Exclude all pictures, then copy each of the records exactly as written.

>>>>

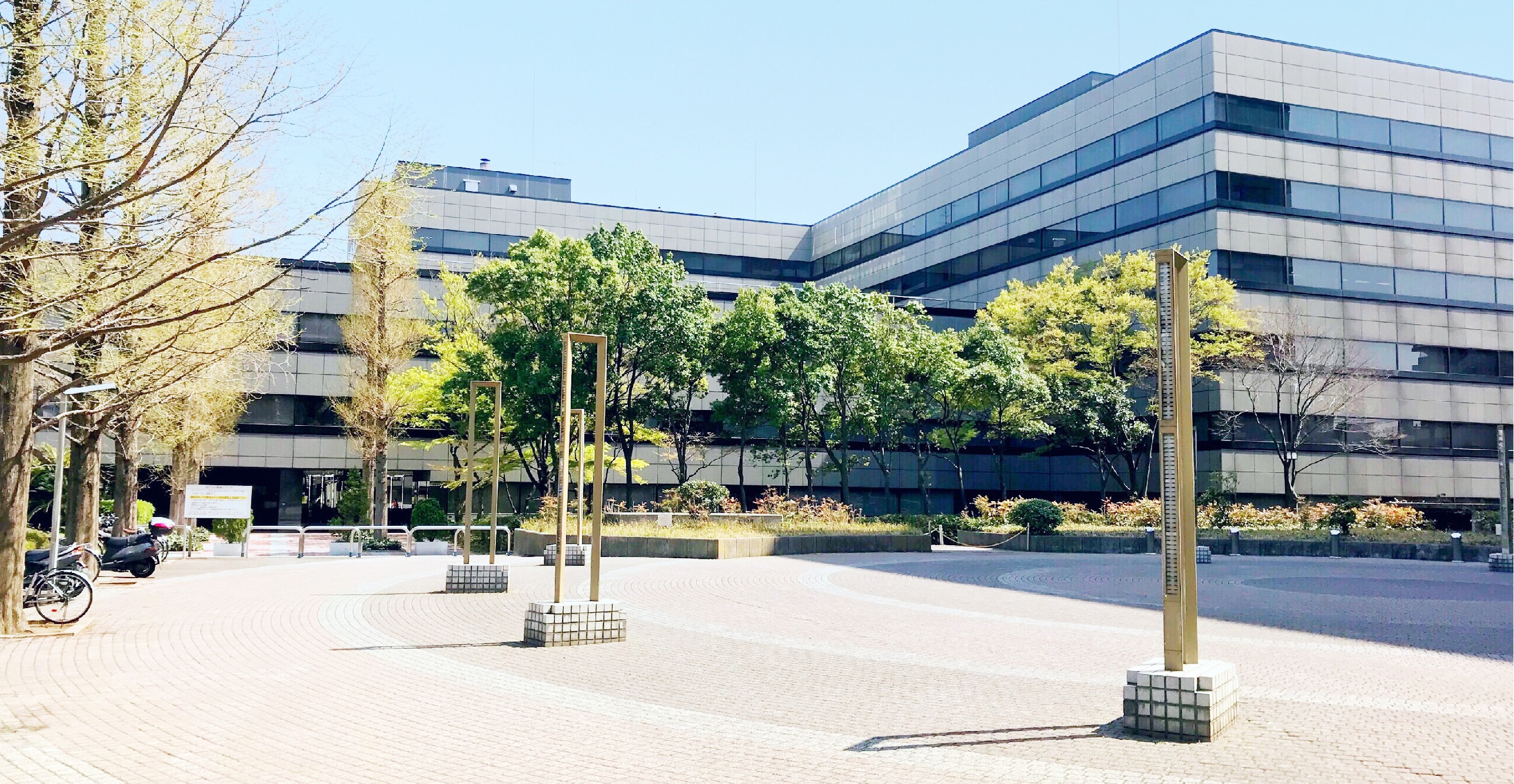 東京計器本社ビル（投稿者自身が撮影）
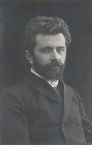 Konrad Grass, baltisaksa teoloog
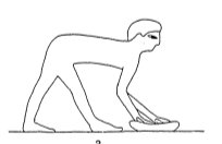 Keramikherstellung im Alten Ägypten nach einer Darstellung in einem Grab in Beni Hasan; Walken.
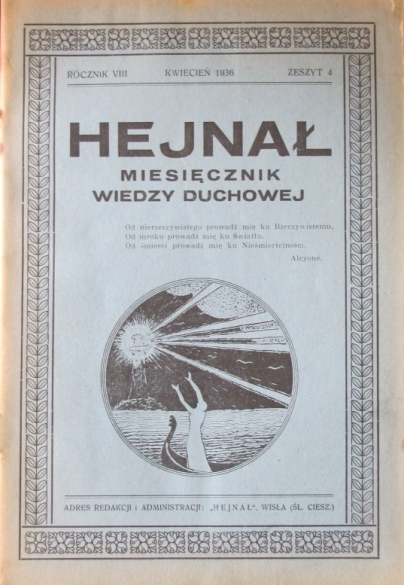 "Hejnał" Miesięcznik Wiedzy Duchowej wydawany w latach 1929 - 1939 przez Oficynę Wydawniczą "Hejnał" w Wiśle
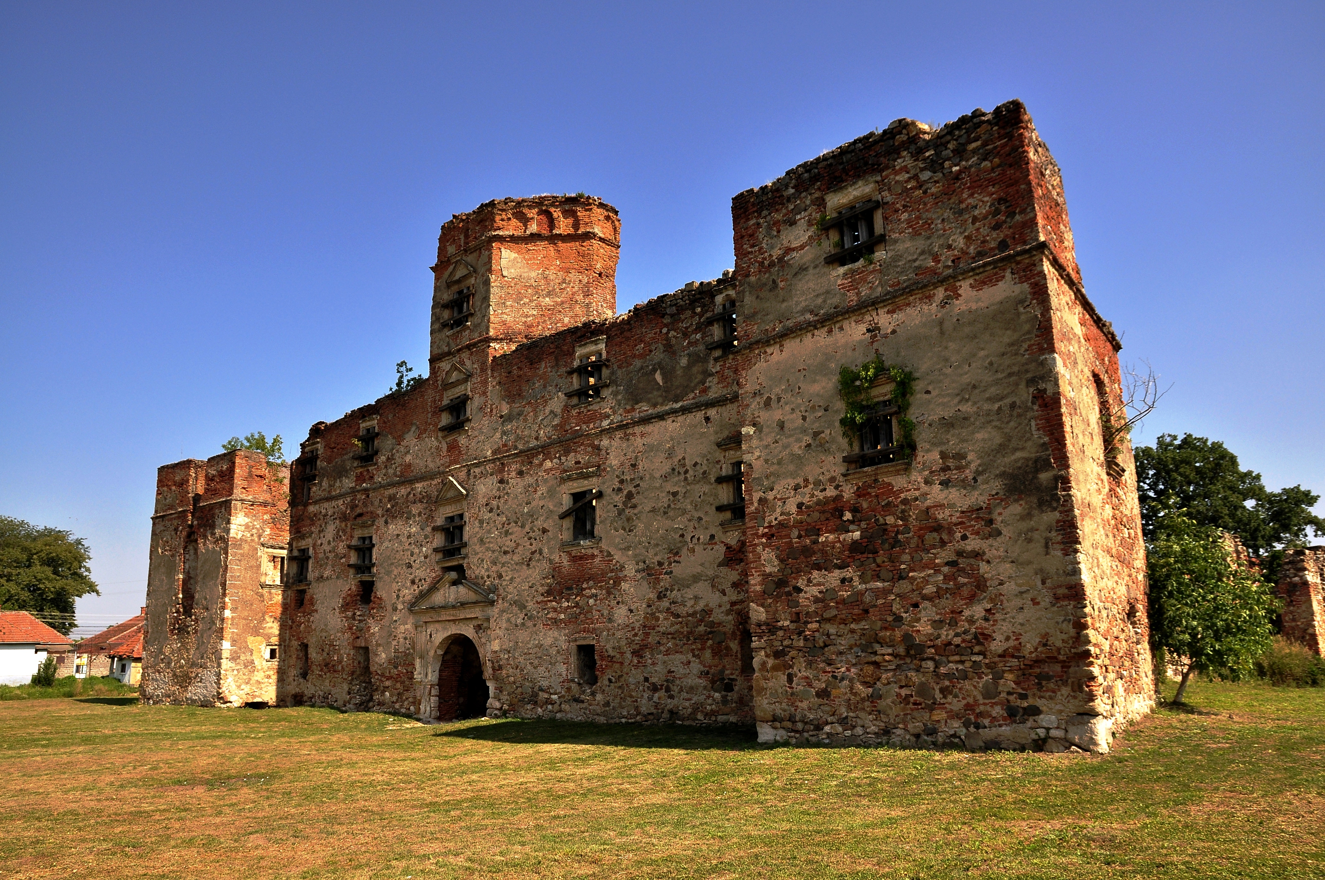 Vedere usor laterala a castelului Lonyai din Mediesul Aurit.
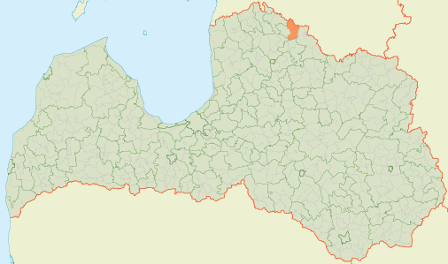 Ērģemes pagasts
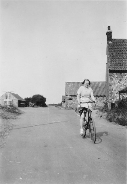 Shammer
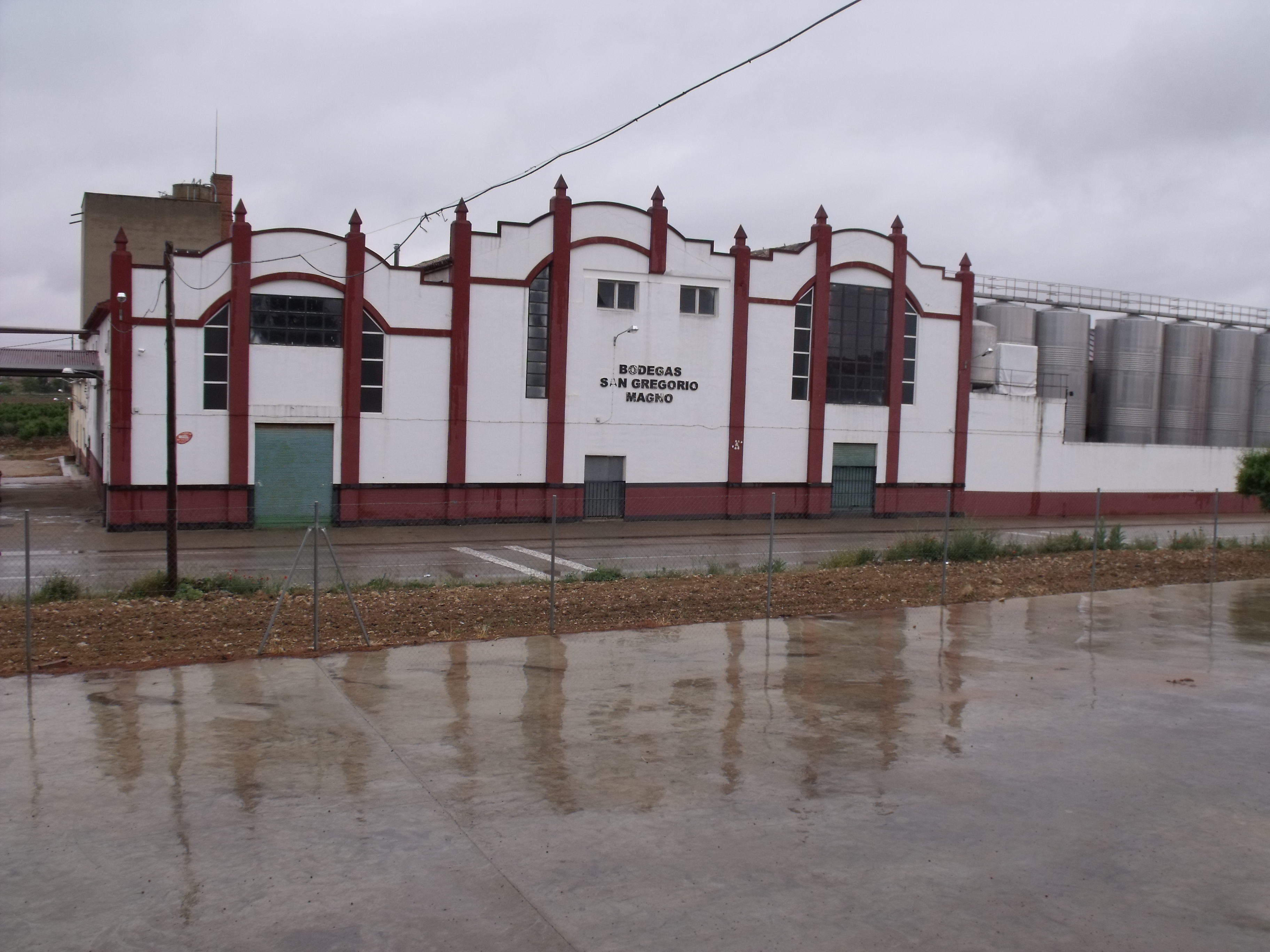 Instalaciones de las bodegas San Gregorio
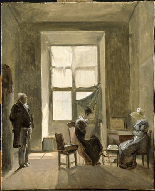 Huile sur toile
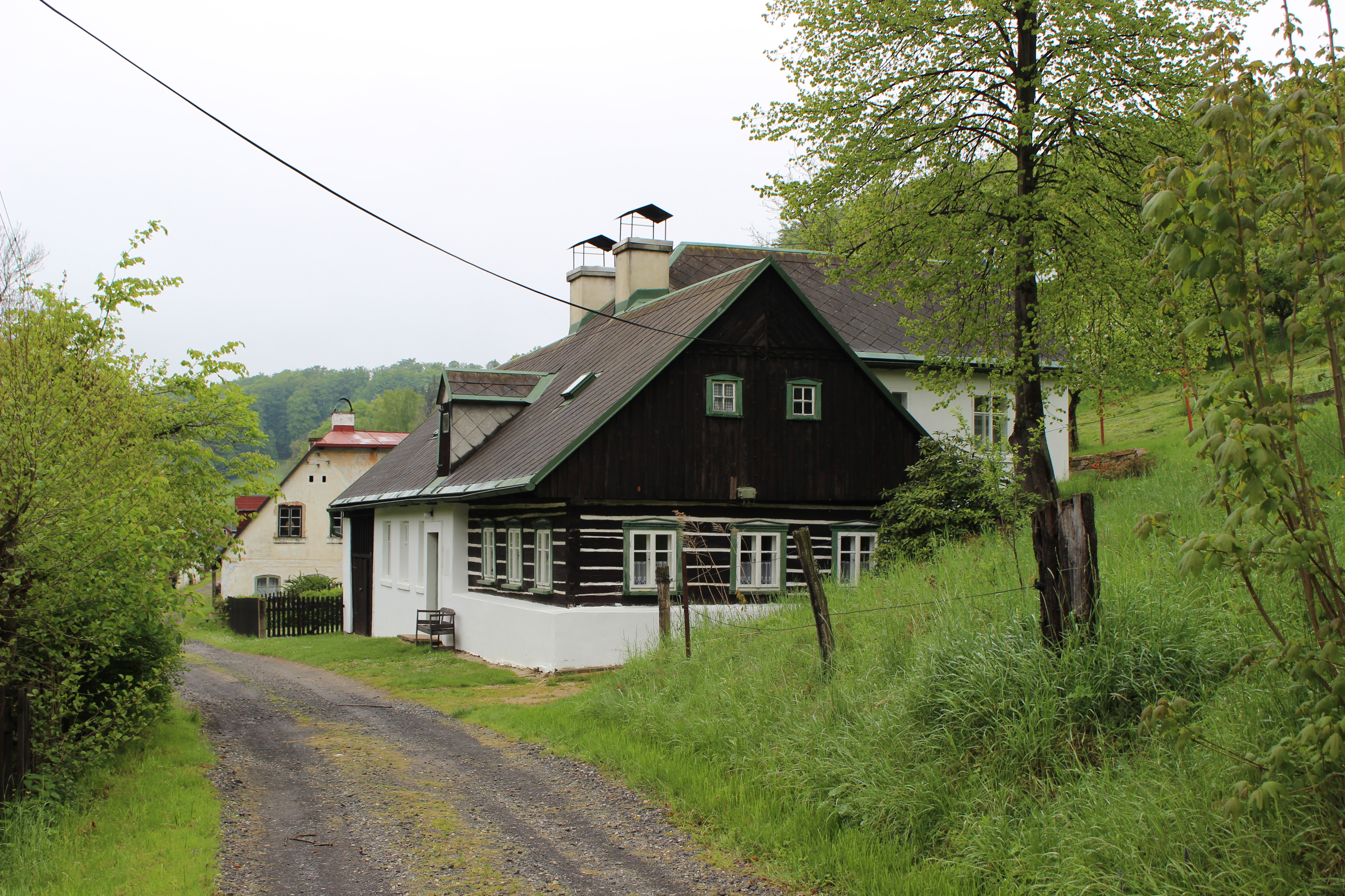 Dům číslo evidenční 11 v Pekle, části Raspenavy.
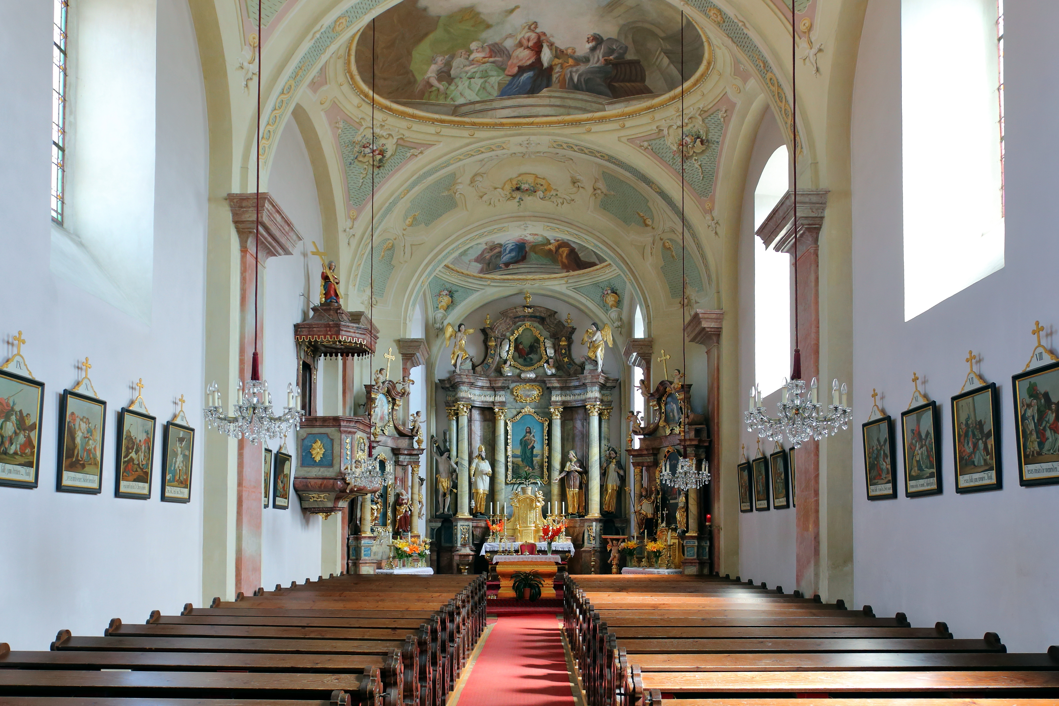 Innenansicht der katholischen Pfarrkirche hl. Johannes der Täufer in Blumau an der Wild, ein Ortsteil der niederösterreichischen Marktgemeinde Ludweis-Aigen. Eine spätbarocke Saalkirche mit einer Einrichtung aus dem 18. und 19. Jahrhundert.
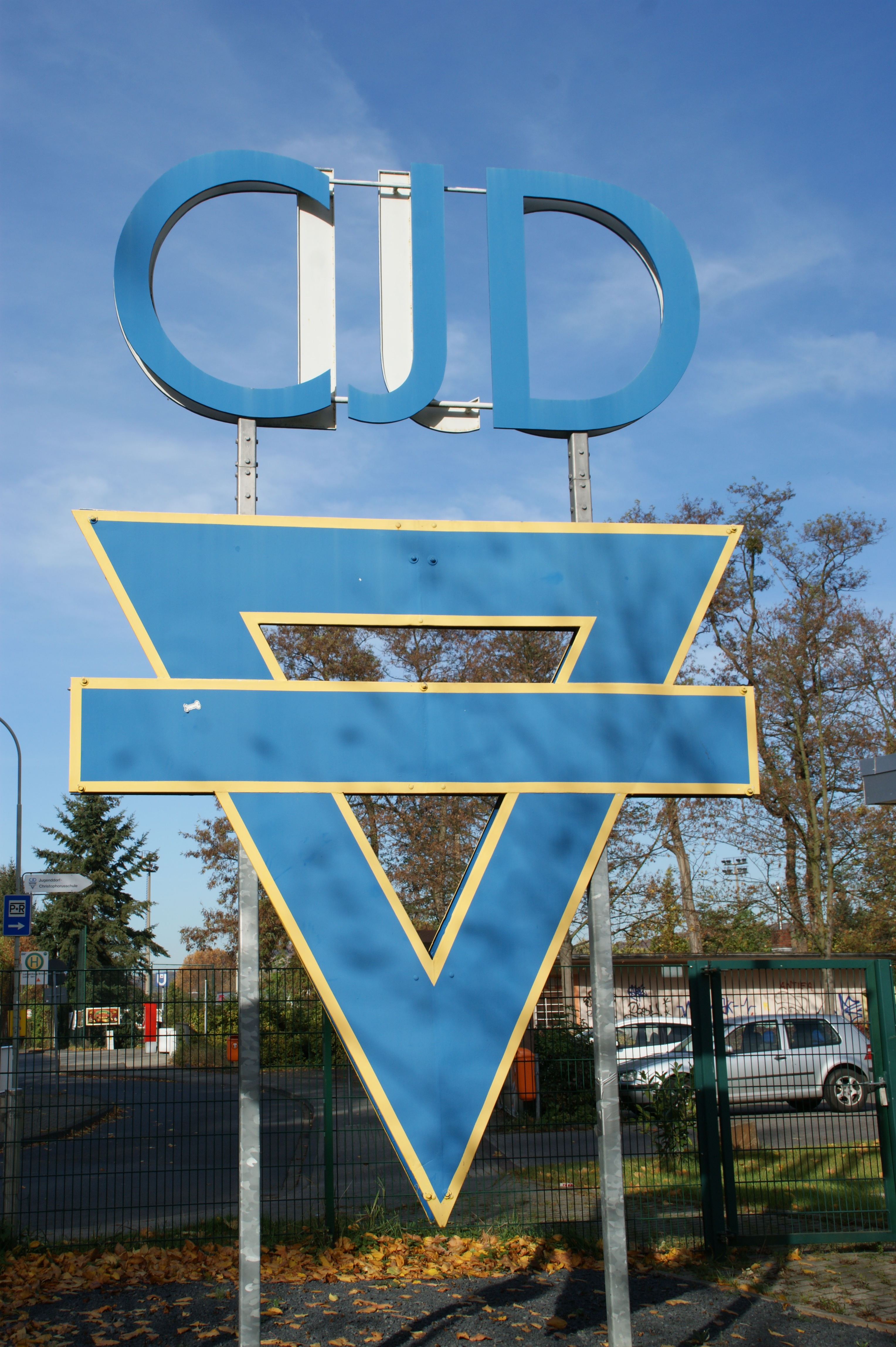 Früheres CJD-Logo, aufgestellt am CJD Königswinter

<<<<

• **Output for this exercise**
 東京計器本社ビル（投稿者自身が撮影）
 Konrad Grass, baltisaksa teoloog
 Keramikherstellung im Alten Ägypten nach einer Darstellung in einem Grab in Beni Hasan; Walken.
 "Hejnał" Miesięcznik Wiedzy Duchowej wydawany w latach 1929 - 1939 przez Oficynę Wydawniczą "Hejnał" w Wiśle
 Vedere usor laterala a castelului Lonyai din Mediesul Aurit.
 Ērģemes pagasts
 Shammer
 Instalaciones de las bodegas San Gregorio
 Huile sur toile
 Dům číslo evidenční 11 v Pekle, části Raspenavy.
 Innenansicht der katholischen Pfarrkirche hl. Johannes der Täufer in Blumau an der Wild, ein Ortsteil der niederösterreichischen Marktgemeinde Ludweis-Aigen. Eine spätbarocke Saalkirche mit einer Einrichtung aus dem 18. und 19. Jahrhundert.
 Früheres CJD-Logo, aufgestellt am CJD Königswinter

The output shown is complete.